The question asks to identify the correct functions for $f(x)$ and $g(x)$ based on their graphical representations.

1. The green curve labeled as $f(x)$ resembles the sine function $\sin(x)$, as it starts from zero, increases to a maximum of 1 at $\frac{\pi}{2}$, and decreases to zero at $\pi$.

2. The red curve labeled as $g(x)$ appears to be a reflection of the sine function across the x-axis. This matches $-\sin(x)$, as the function starts from zero, decreases to a minimum of -1 at $\frac{\pi}{2}$, and returns to zero at $\pi$.

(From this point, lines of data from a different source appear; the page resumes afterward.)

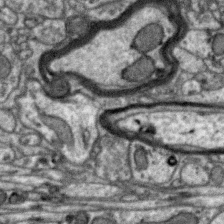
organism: Zebra finch
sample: Brain
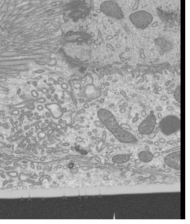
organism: Mouse
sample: Cilia; mouse epididymis
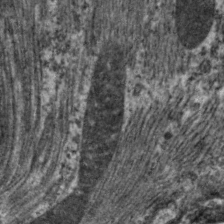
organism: C. elegans
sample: Pharynx
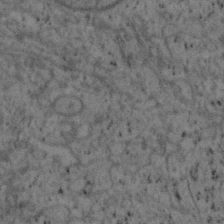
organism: Human
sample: HeLa cells
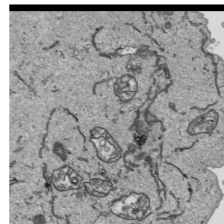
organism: Human
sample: Mitochondria in HCT116 cells
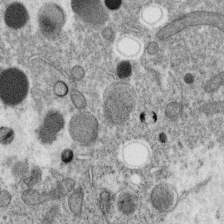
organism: C. elegans
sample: C. elegans oocyte; sperm cells
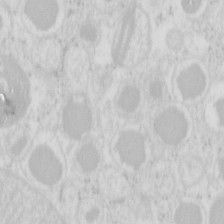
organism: Mouse
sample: Pancreas

Thus, the two correct alternatives are:

• $f(x) = \sin(x)$
• $g(x) = -\sin(x)$

Let me know if you'd like more details! Here are five related questions you can explore:

1. How is the amplitude of a sine or cosine function modified?
2. What transformations result in a vertical reflection of a function?
3. How would the graph of $f(x) = 2\sin(x)$ differ from $f(x) = \sin(x)$?
4. Can you express $\cos(x)$ in terms of a phase shift of $\sin(x)$?
5. What is the period of $\sin(x)$ and how does it affect its graph?

Tip: Remember that multiplying a function by $-1$ reflects it across the x-axis.